[Instructions to follow] From the line with "sample: Somatosensory cortex neuropil" to the line with "sample: Parapodia", output every line below exactly, both ends included. Skip the pictures.

[Records excerpted from a collection]
########

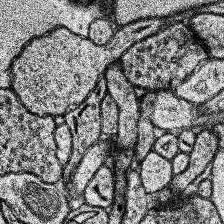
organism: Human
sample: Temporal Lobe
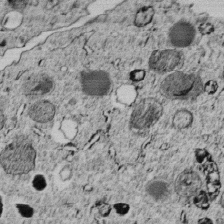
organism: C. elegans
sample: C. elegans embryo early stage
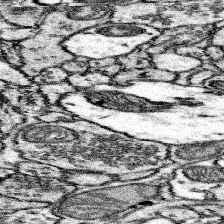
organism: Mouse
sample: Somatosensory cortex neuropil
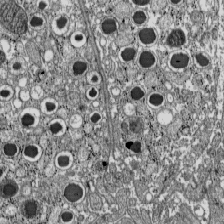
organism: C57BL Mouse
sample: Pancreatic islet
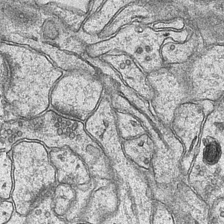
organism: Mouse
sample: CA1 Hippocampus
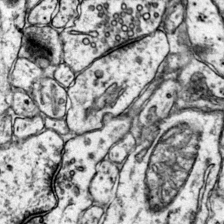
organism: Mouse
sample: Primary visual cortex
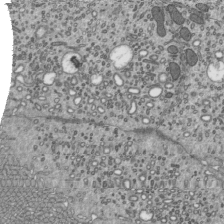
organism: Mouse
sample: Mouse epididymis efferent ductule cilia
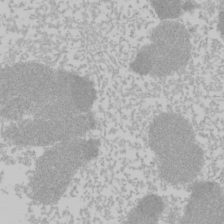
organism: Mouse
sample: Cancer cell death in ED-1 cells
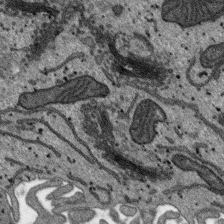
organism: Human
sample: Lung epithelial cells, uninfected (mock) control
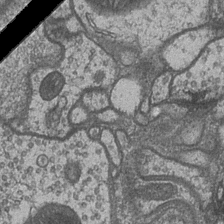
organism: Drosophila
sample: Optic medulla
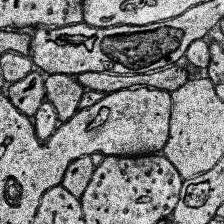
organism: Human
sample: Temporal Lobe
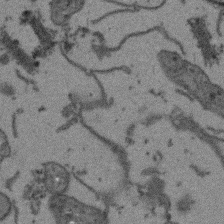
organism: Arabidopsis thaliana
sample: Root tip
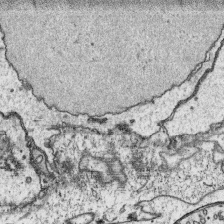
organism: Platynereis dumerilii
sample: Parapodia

########

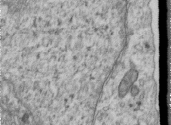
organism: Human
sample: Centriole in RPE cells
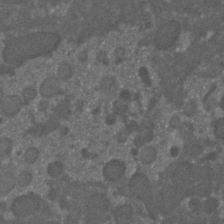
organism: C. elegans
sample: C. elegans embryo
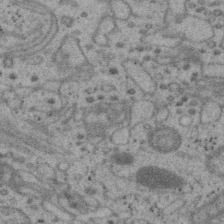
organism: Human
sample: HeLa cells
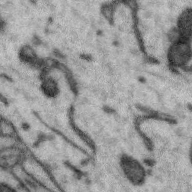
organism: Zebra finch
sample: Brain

########

[Finished task]
sample: Somatosensory cortex neuropil
organism: C57BL Mouse
sample: Pancreatic islet
organism: Mouse
sample: CA1 Hippocampus
organism: Mouse
sample: Primary visual cortex
organism: Mouse
sample: Mouse epididymis efferent ductule cilia
organism: Mouse
sample: Cancer cell death in ED-1 cells
organism: Human
sample: Lung epithelial cells, uninfected (mock) control
organism: Drosophila
sample: Optic medulla
organism: Human
sample: Temporal Lobe
organism: Arabidopsis thaliana
sample: Root tip
organism: Platynereis dumerilii
sample: Parapodia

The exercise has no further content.